Alleged gang rape: Out-of-court settlement was not a first for Hockey Canada

Scott Smith, the organization’s president, and Tom Renney, chief executive, spent a little over two hours answering questions from federal elected officials.

While no new information has emerged regarding the amicable agreement signed by Hockey Canada with the alleged victim, we have learned that this agreement was not the first of its kind entered into by the Canadian federation.

After repeating that the funds used to compensate the young woman did not come from funds paid by the federal government, Smith acknowledged that other victims had already benefited from similar arrangements.

There are two cases still under investigation that I am not allowed to discuss here, he said. I was also told that for the 5 or 6 years before I took office, two or three similar situations per year were reported and resolved in a similar manner.

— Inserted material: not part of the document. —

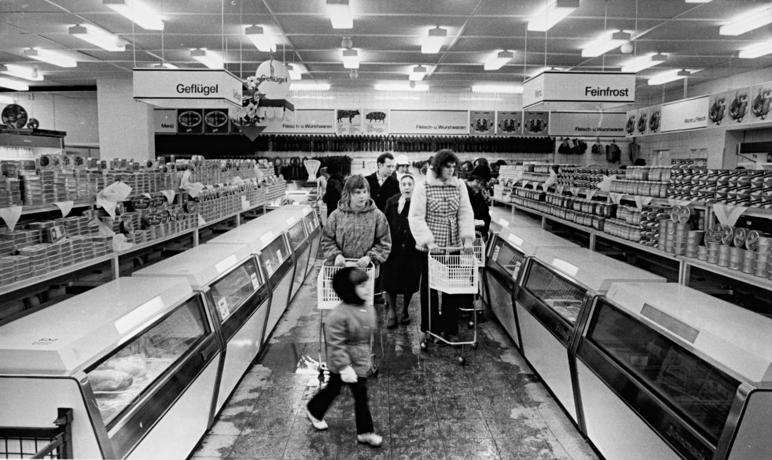 Berlin, Supermarkt ADN-ZB Junge 20.2.74-tu-Berlin: Konsum-Kaufhalle "Am Roederplatz" Vier Monate Bauzeit - das ist eine gute Leistung des Wohnungsbaukombinates und seiner Kooperationspartner. Durch ihre schnelle und saubere Arbeit und nicht zuletzt durch die gute Zusammenarbeit mit der Konsumgenossenschaft konnte am 25.1.74 die Kaufhalle "Am Roederplatz" im Neubaugebiet Weißenseer Weg-Leninallee eröffnet werden. Sie hat 1200 Quadratmeter Verkaufsraumfläche, auf denen 3750 Sorten an Waren des täglichen Bedarfs gehandelt werden.

But only one in the last 12 months »

A quote from Scott Smith, President of Ice Hockey Canada

According to him, the money used for the settlements was generated through independent investments initiated by Hockey Canada.

veil held

When asked if the players involved in the alleged gang rape had cooperated with the police investigation, Smith implied he didn’t have that information.

The rape allegedly took place in a London hotel room in June 2018.

According to his affidavit, they were under no obligation to cooperate, and several of them would have taken the advice of their official representative or agent (between four and six) not to do so.

Hockey Canada has reached a settlement with a gang rape victim.

In the minutes leading up to the new president’s statement, outgoing Hockey Canada CEO Tom Renney hailed his organization’s efforts to conduct a comprehensive review of the code of conduct for players selected to defend the country’s colors on the international stage.

For the first time, we have appointed a board member whose task will be dedicated exclusively to safety in our sport. We also welcome Sport Canada’s appointment of a first Integrity Officer, as well as the actions announced by Minister Pascale St-Onge ‘ he said initially.

Renney and Smith insisted Hockey Canada acted the day after the alleged attack, when association officials learned of the matter.

The fact remains that four years later those responsible remain unpunished and the independent investigation commissioned by Hockey Canada came to a halt with the arrival of an amicable settlement with the alleged victim’s representatives.

In saying that it wishes to respect the young woman’s will, Hockey Canada continues to lock itself in the most complete silence about anything directly or indirectly related to this story.

Asked about the parallel investigation the National Hockey League (NHL) is currently conducting into this case [22 membres d’Équipe Canada junior 2018 ont été repêchés par des clubs de la LNH, NDLR]Both Renney and Smith have indicated they are already working with the pro circuit, who appear to want to shed some light on the matter.

Questions about the total amount of legal fees Hockey Canada incurred between 2018 and 2022, why the association was the sole signatory to the out-of-court settlement and spared the Canadian Hockey League (LCH) leaders in the process, remained unanswered.

As a result of the players not being identified, Scott Smith and Tom Renney said neither the police nor the heads of the independent investigation commissioned by Hockey Canada were able to identify them.

He assured that if the players in question had been identified, they would have faced disciplinary action that would have been determined by an independent group.

This explanation did not convince Liberal MP Anthony Housefather, who was present at the hearing. The fact that the attackers have not been identified shocks me, he said and saw a lack of will on the part of the association. Conservative MP Kevin Waugh also said he was disappointed and shared his concerns that the alleged attackers will become coaches in the near future.

Finally, it was revealed that alcohol had been served to underage players on the evening of the benefit gala organized by the Hockey Canada Foundation.

Before the break, Hedy Fry, chair of the Legacy Committee, spoke of her great disappointment that Hockey Canada officials are leaving Ottawa, leaving so many questions unanswered.